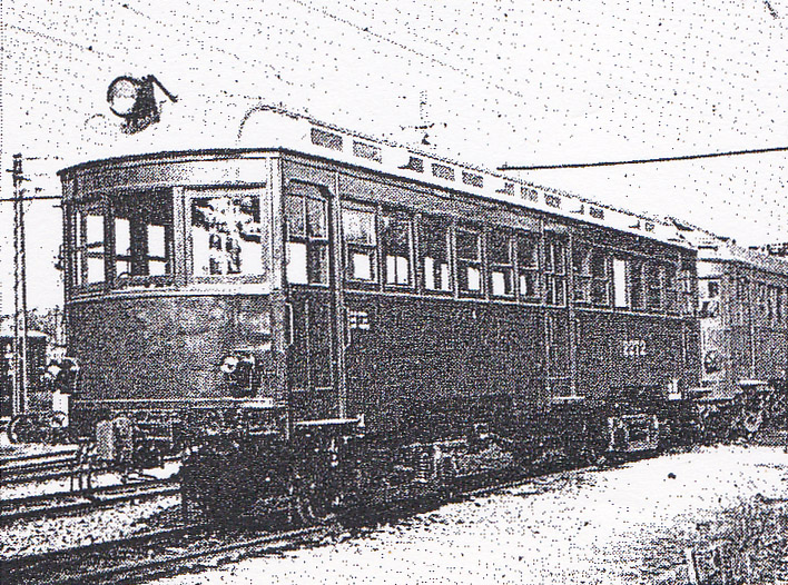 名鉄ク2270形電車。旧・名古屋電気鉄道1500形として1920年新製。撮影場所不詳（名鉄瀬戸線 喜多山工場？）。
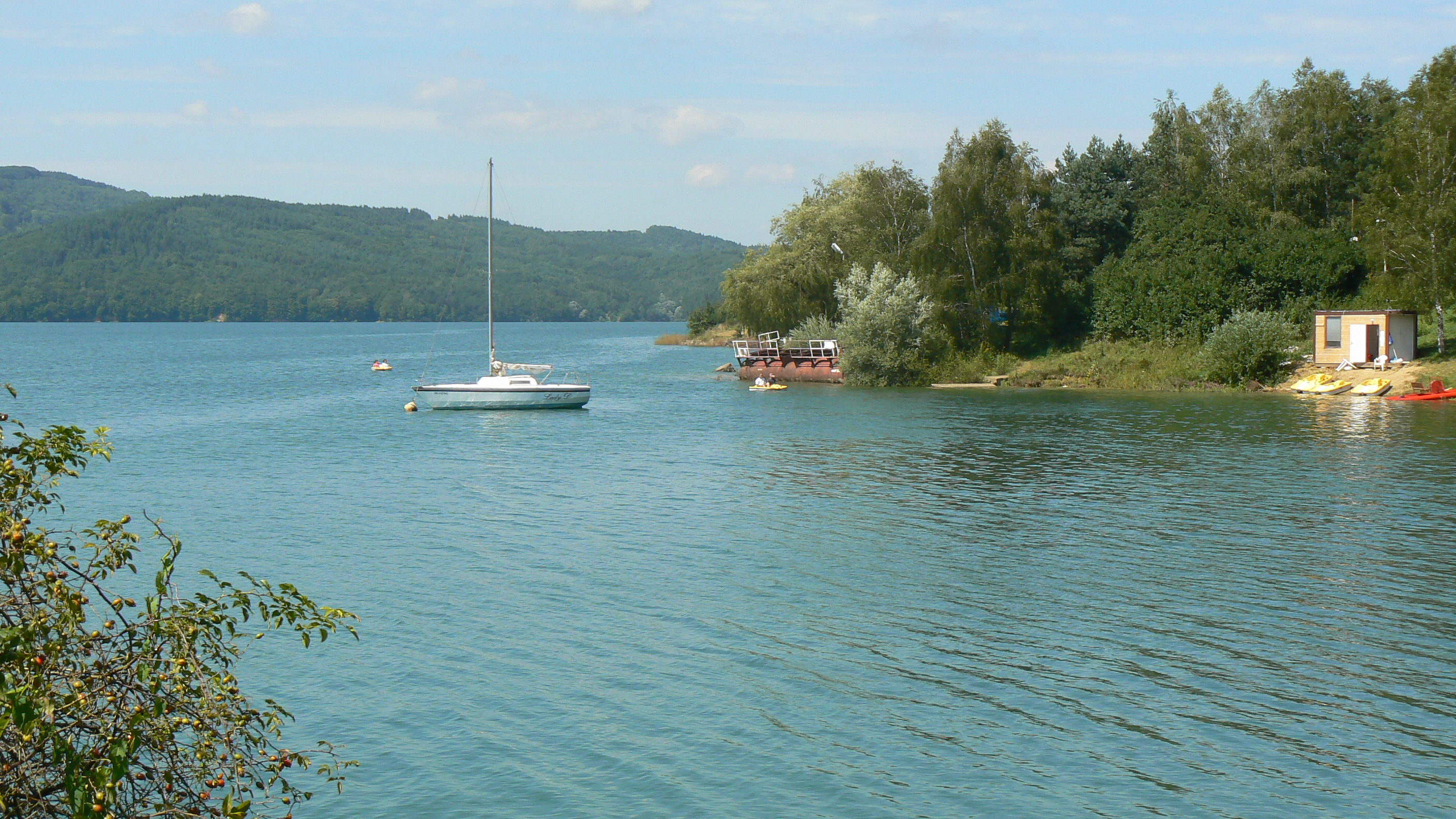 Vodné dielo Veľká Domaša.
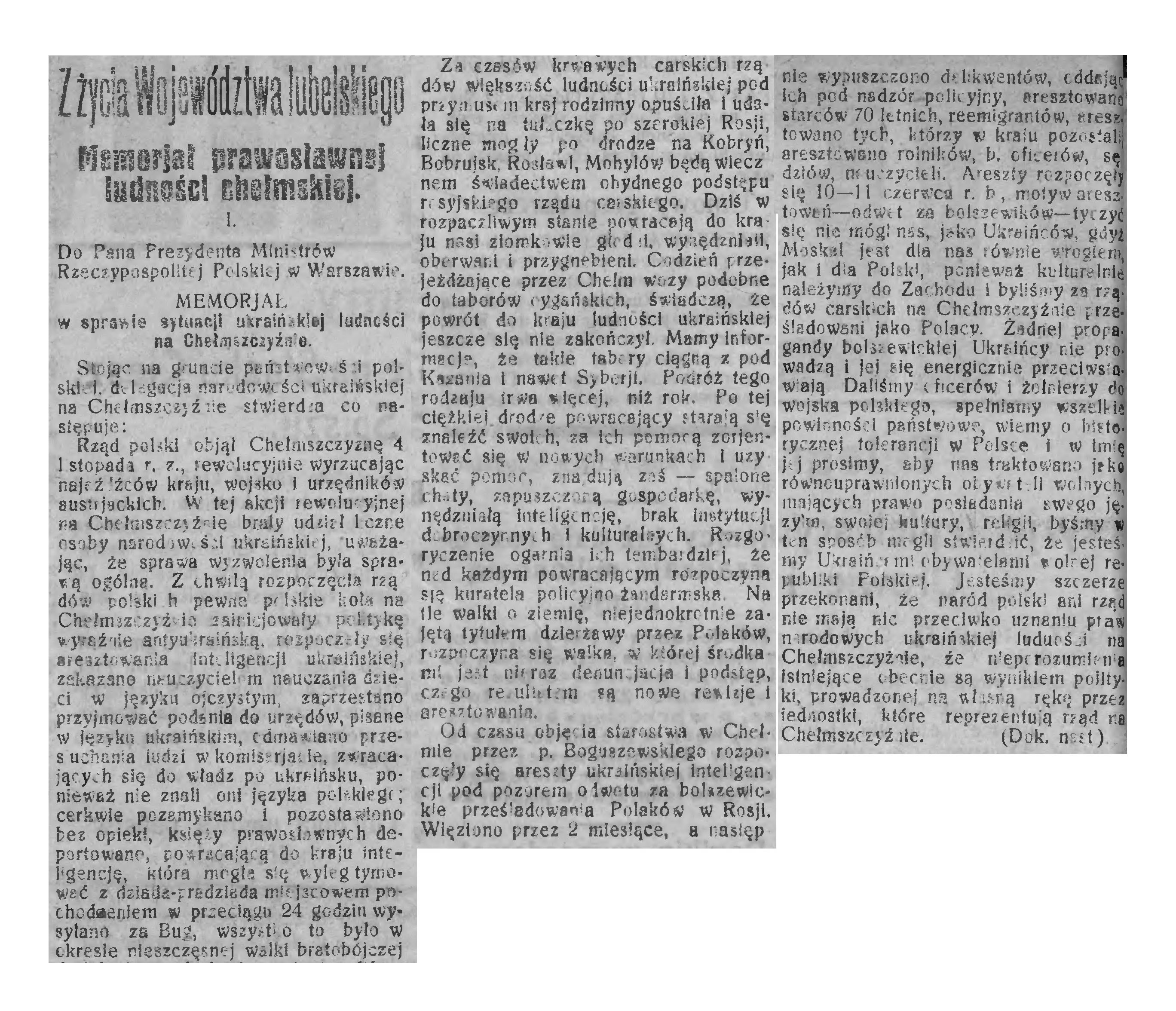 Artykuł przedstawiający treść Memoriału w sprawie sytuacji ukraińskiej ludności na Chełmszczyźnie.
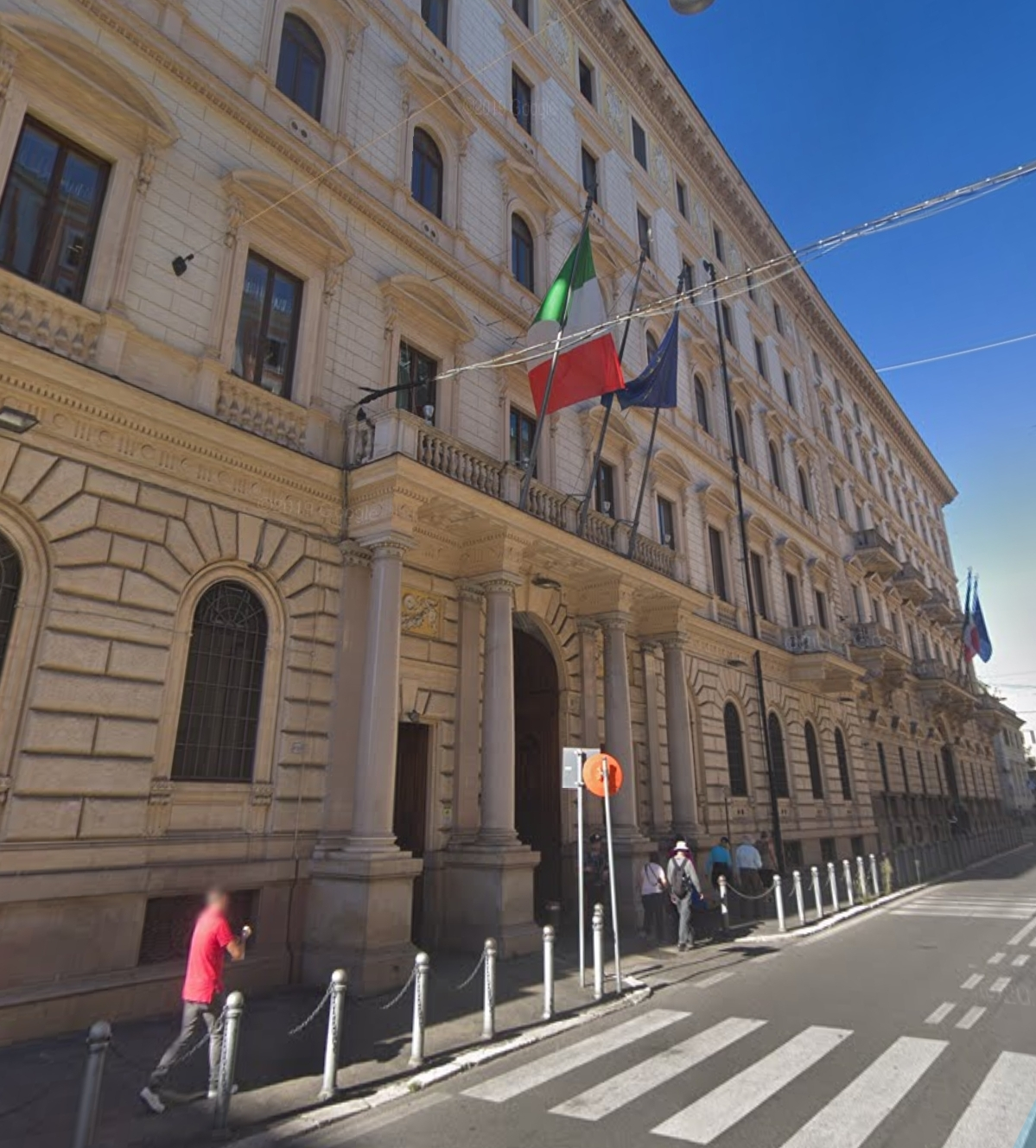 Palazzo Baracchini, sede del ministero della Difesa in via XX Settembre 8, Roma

---*---

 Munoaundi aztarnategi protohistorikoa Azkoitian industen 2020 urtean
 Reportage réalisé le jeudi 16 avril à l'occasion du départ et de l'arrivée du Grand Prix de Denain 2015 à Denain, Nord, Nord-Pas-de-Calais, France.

---*---

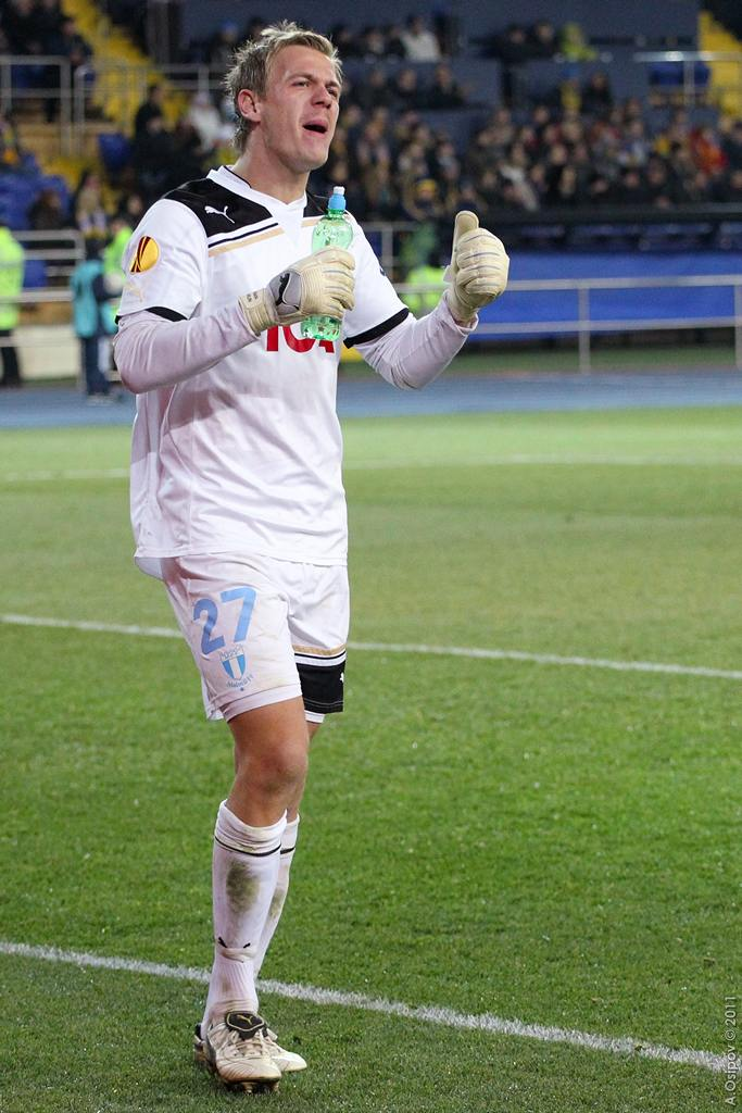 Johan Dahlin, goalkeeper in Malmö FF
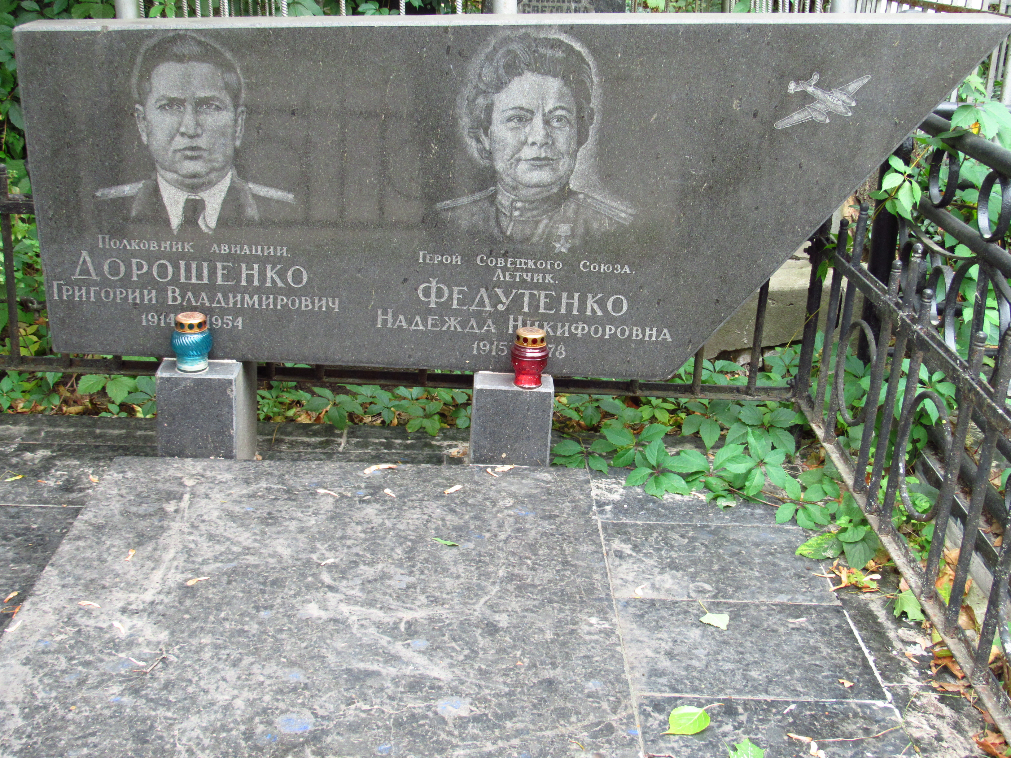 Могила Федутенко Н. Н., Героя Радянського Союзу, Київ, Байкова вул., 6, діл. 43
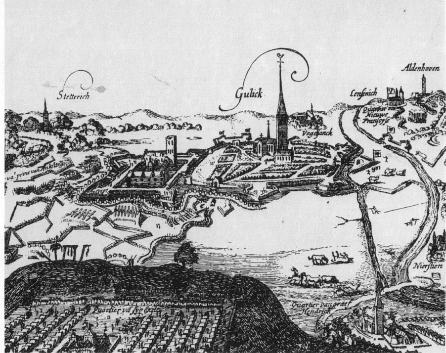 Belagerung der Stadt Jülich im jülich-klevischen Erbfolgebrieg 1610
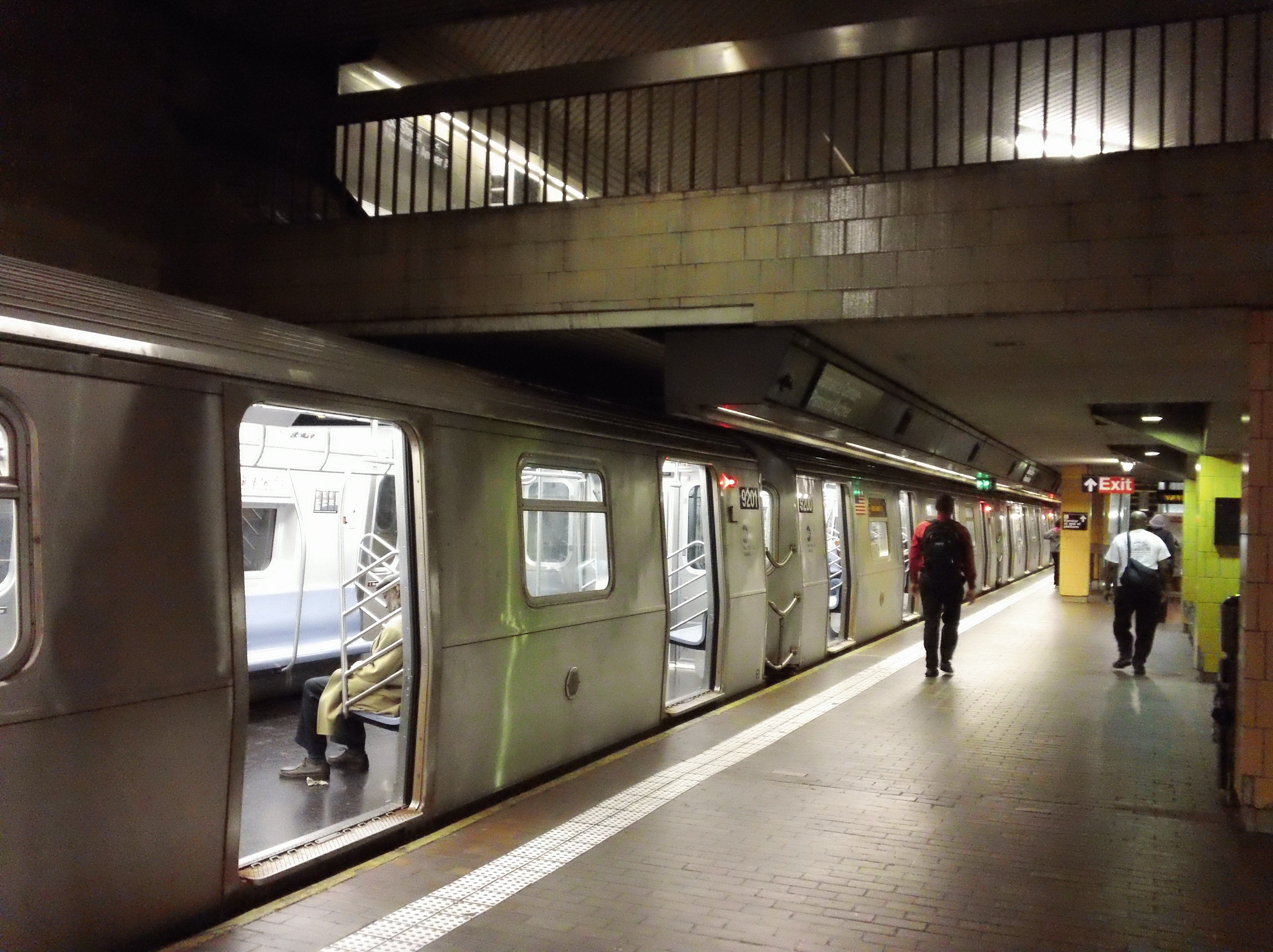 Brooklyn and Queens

---*---

**Aim of the task:** Return exactly the lines of the material above, starting at the line containing "名鉄ク2270形電車。旧・名" and finishing at the line containing "Palazzo Baracchini, sede", without any pictures.

**Exercise output:**
 名鉄ク2270形電車。旧・名古屋電気鉄道1500形として1920年新製。撮影場所不詳（名鉄瀬戸線 喜多山工場？）。
 Vodné dielo Veľká Domaša.
 Artykuł przedstawiający treść Memoriału w sprawie sytuacji ukraińskiej ludności na Chełmszczyźnie.
 Palazzo Baracchini, sede del ministero della Difesa in via XX Settembre 8, Roma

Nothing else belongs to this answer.